**** SUPPLIED DATA ****

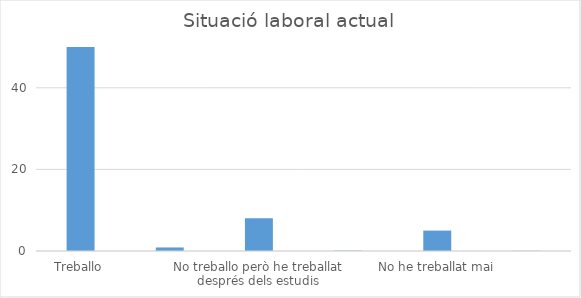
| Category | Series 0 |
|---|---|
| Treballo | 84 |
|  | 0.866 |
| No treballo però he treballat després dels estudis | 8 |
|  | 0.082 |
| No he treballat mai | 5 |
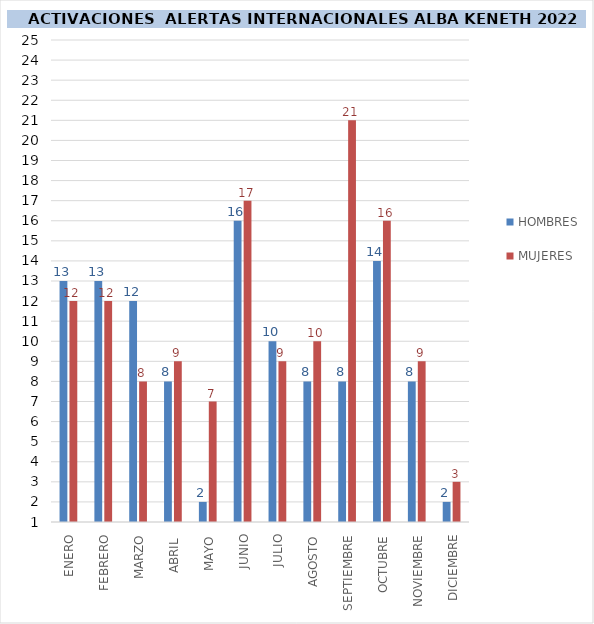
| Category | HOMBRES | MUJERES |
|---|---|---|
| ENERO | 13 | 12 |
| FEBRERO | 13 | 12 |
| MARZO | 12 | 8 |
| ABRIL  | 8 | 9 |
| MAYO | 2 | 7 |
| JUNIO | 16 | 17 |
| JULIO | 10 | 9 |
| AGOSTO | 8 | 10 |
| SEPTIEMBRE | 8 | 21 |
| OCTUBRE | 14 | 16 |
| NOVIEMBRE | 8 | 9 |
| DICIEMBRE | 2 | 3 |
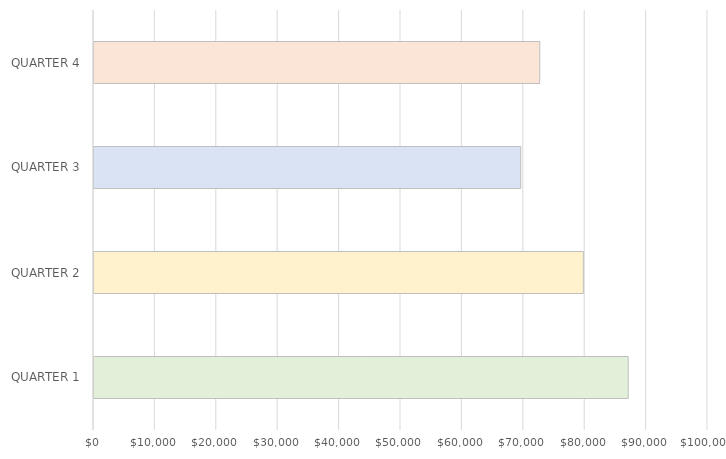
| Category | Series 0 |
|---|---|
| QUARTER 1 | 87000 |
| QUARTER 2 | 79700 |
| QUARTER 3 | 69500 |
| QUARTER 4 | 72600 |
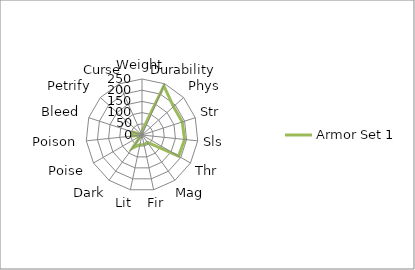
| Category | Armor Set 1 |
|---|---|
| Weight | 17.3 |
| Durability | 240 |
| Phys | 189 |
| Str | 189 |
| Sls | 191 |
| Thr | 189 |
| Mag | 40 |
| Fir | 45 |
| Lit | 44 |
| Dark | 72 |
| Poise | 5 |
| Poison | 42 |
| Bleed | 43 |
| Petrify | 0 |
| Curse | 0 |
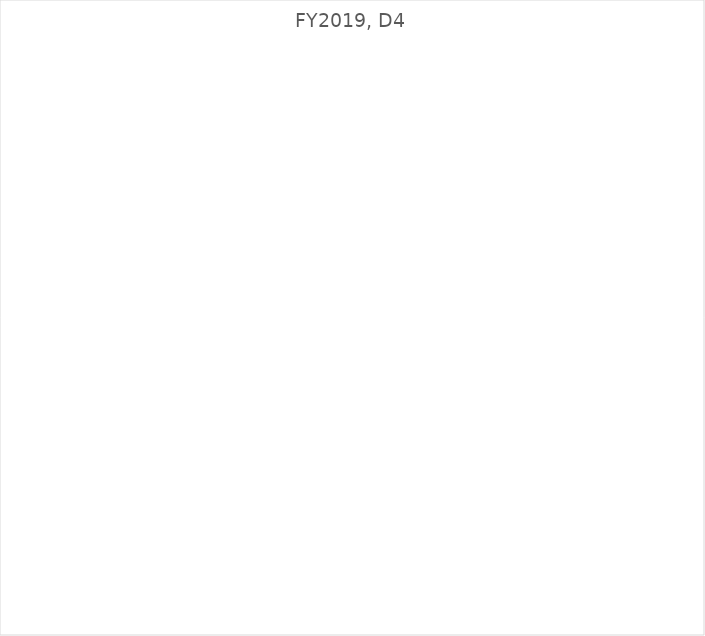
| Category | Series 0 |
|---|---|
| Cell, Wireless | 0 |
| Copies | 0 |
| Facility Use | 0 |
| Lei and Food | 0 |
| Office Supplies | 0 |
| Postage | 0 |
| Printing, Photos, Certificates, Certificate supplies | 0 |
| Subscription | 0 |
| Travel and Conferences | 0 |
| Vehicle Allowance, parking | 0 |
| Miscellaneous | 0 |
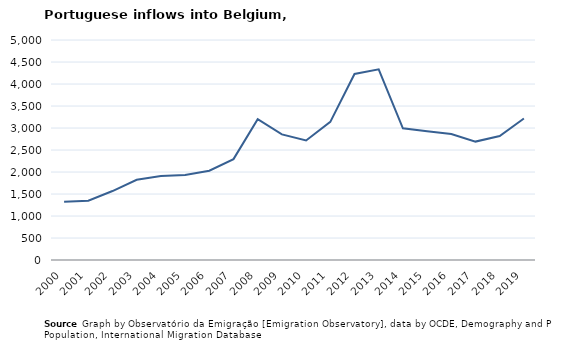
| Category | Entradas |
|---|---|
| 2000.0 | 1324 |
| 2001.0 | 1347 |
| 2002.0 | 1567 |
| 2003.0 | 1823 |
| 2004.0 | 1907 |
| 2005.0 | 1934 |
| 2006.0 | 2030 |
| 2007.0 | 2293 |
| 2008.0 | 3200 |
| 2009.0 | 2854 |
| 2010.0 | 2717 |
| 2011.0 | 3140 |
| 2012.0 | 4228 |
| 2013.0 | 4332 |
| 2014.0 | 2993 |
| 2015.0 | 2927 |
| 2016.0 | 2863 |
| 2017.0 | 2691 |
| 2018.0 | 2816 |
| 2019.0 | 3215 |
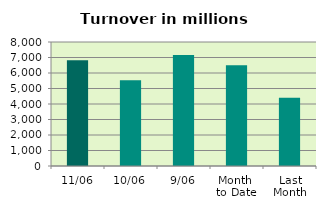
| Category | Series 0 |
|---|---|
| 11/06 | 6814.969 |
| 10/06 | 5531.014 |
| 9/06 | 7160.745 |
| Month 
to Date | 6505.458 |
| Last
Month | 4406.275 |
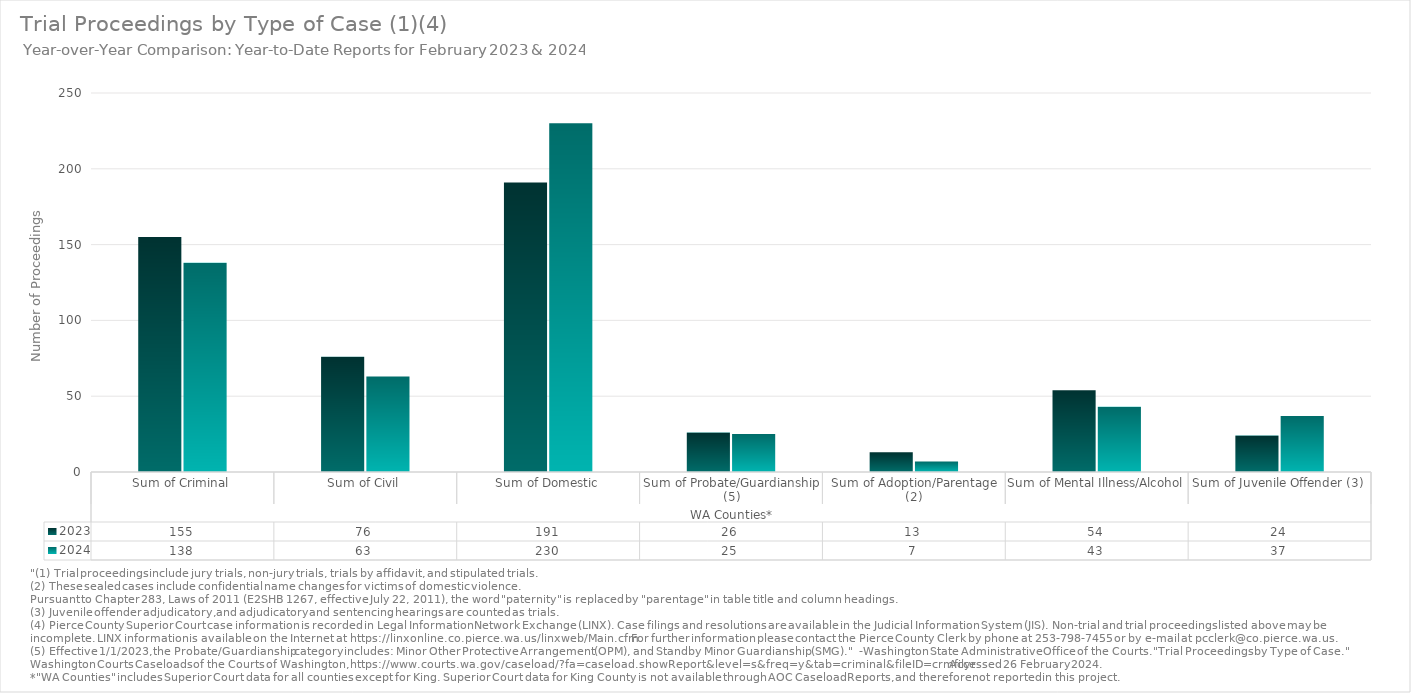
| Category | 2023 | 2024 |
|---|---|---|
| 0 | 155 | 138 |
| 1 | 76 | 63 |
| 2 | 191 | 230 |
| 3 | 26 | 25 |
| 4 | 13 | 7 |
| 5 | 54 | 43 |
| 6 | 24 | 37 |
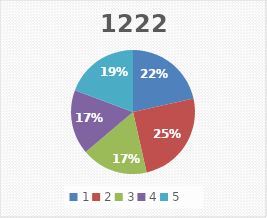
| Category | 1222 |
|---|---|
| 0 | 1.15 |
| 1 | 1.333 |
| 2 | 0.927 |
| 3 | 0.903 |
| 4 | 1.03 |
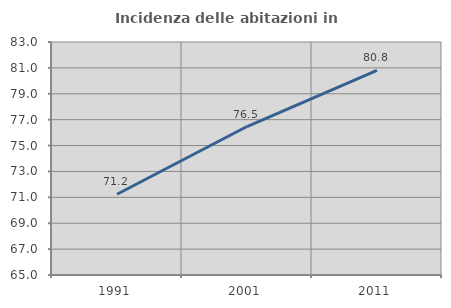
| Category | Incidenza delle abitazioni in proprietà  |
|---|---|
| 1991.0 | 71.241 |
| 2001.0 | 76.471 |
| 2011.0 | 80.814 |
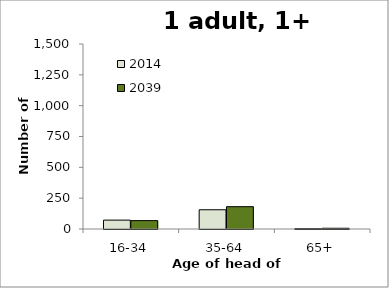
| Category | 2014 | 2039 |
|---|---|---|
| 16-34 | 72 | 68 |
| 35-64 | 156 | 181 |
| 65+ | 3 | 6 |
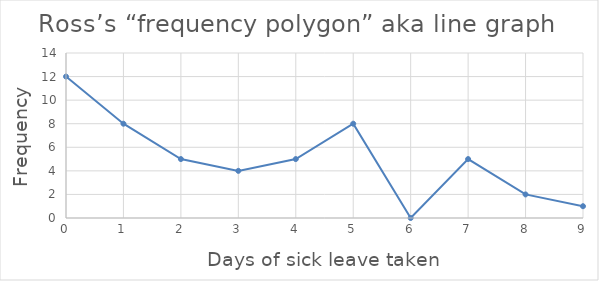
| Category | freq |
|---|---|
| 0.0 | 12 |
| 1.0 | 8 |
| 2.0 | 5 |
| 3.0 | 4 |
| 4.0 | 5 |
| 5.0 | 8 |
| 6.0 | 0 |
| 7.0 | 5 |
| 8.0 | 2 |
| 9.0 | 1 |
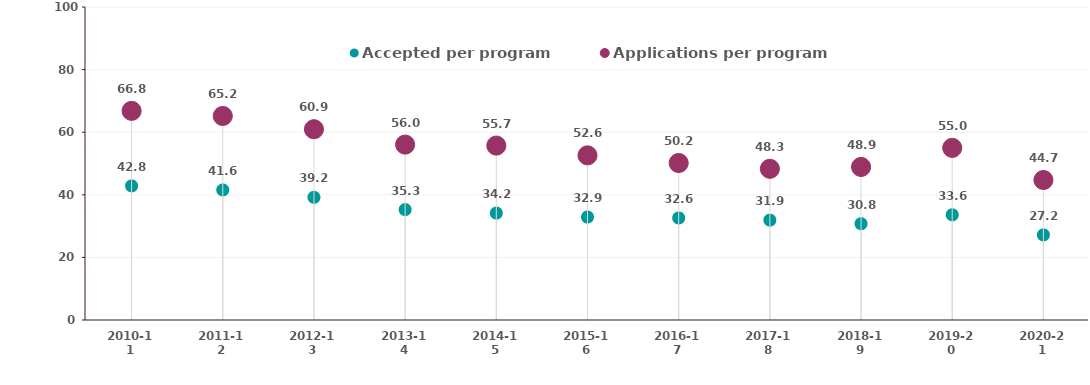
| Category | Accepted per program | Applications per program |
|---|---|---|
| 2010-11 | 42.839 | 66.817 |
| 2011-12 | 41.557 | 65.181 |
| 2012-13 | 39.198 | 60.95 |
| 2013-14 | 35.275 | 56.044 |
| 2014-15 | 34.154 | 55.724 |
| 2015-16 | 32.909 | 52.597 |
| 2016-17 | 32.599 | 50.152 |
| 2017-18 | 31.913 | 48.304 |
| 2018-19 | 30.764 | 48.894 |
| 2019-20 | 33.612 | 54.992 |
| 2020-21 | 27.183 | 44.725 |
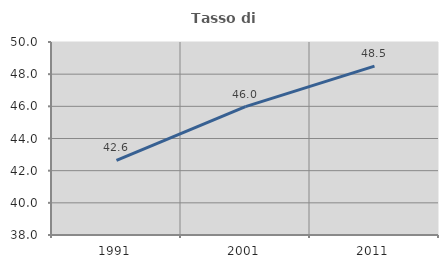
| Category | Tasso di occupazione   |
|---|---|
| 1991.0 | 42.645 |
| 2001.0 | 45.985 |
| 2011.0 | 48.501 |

****

PROBLEM: Output every entry exactly, leaving out pictures.

COMPLETED TASK:
| Category | Series 0 |
|---|---|
| Treballo | 84 |
|  | 0.866 |
| No treballo però he treballat després dels estudis | 8 |
|  | 0.082 |
| No he treballat mai | 5 |
| Category | HOMBRES | MUJERES |
|---|---|---|
| ENERO | 13 | 12 |
| FEBRERO | 13 | 12 |
| MARZO | 12 | 8 |
| ABRIL  | 8 | 9 |
| MAYO | 2 | 7 |
| JUNIO | 16 | 17 |
| JULIO | 10 | 9 |
| AGOSTO | 8 | 10 |
| SEPTIEMBRE | 8 | 21 |
| OCTUBRE | 14 | 16 |
| NOVIEMBRE | 8 | 9 |
| DICIEMBRE | 2 | 3 |
| Category | Series 0 |
|---|---|
| QUARTER 1 | 87000 |
| QUARTER 2 | 79700 |
| QUARTER 3 | 69500 |
| QUARTER 4 | 72600 |
| Category | Armor Set 1 |
|---|---|
| Weight | 17.3 |
| Durability | 240 |
| Phys | 189 |
| Str | 189 |
| Sls | 191 |
| Thr | 189 |
| Mag | 40 |
| Fir | 45 |
| Lit | 44 |
| Dark | 72 |
| Poise | 5 |
| Poison | 42 |
| Bleed | 43 |
| Petrify | 0 |
| Curse | 0 |
| Category | Series 0 |
|---|---|
| Cell, Wireless | 0 |
| Copies | 0 |
| Facility Use | 0 |
| Lei and Food | 0 |
| Office Supplies | 0 |
| Postage | 0 |
| Printing, Photos, Certificates, Certificate supplies | 0 |
| Subscription | 0 |
| Travel and Conferences | 0 |
| Vehicle Allowance, parking | 0 |
| Miscellaneous | 0 |
| Category | Entradas |
|---|---|
| 2000.0 | 1324 |
| 2001.0 | 1347 |
| 2002.0 | 1567 |
| 2003.0 | 1823 |
| 2004.0 | 1907 |
| 2005.0 | 1934 |
| 2006.0 | 2030 |
| 2007.0 | 2293 |
| 2008.0 | 3200 |
| 2009.0 | 2854 |
| 2010.0 | 2717 |
| 2011.0 | 3140 |
| 2012.0 | 4228 |
| 2013.0 | 4332 |
| 2014.0 | 2993 |
| 2015.0 | 2927 |
| 2016.0 | 2863 |
| 2017.0 | 2691 |
| 2018.0 | 2816 |
| 2019.0 | 3215 |
| Category | Series 0 |
|---|---|
| 11/06 | 6814.969 |
| 10/06 | 5531.014 |
| 9/06 | 7160.745 |
| Month 
to Date | 6505.458 |
| Last
Month | 4406.275 |
| Category | 2023 | 2024 |
|---|---|---|
| 0 | 155 | 138 |
| 1 | 76 | 63 |
| 2 | 191 | 230 |
| 3 | 26 | 25 |
| 4 | 13 | 7 |
| 5 | 54 | 43 |
| 6 | 24 | 37 |
| Category | 1222 |
|---|---|
| 0 | 1.15 |
| 1 | 1.333 |
| 2 | 0.927 |
| 3 | 0.903 |
| 4 | 1.03 |
| Category | Incidenza delle abitazioni in proprietà  |
|---|---|
| 1991.0 | 71.241 |
| 2001.0 | 76.471 |
| 2011.0 | 80.814 |
| Category | 2014 | 2039 |
|---|---|---|
| 16-34 | 72 | 68 |
| 35-64 | 156 | 181 |
| 65+ | 3 | 6 |
| Category | freq |
|---|---|
| 0.0 | 12 |
| 1.0 | 8 |
| 2.0 | 5 |
| 3.0 | 4 |
| 4.0 | 5 |
| 5.0 | 8 |
| 6.0 | 0 |
| 7.0 | 5 |
| 8.0 | 2 |
| 9.0 | 1 |
| Category | Accepted per program | Applications per program |
|---|---|---|
| 2010-11 | 42.839 | 66.817 |
| 2011-12 | 41.557 | 65.181 |
| 2012-13 | 39.198 | 60.95 |
| 2013-14 | 35.275 | 56.044 |
| 2014-15 | 34.154 | 55.724 |
| 2015-16 | 32.909 | 52.597 |
| 2016-17 | 32.599 | 50.152 |
| 2017-18 | 31.913 | 48.304 |
| 2018-19 | 30.764 | 48.894 |
| 2019-20 | 33.612 | 54.992 |
| 2020-21 | 27.183 | 44.725 |
| Category | Tasso di occupazione   |
|---|---|
| 1991.0 | 42.645 |
| 2001.0 | 45.985 |
| 2011.0 | 48.501 |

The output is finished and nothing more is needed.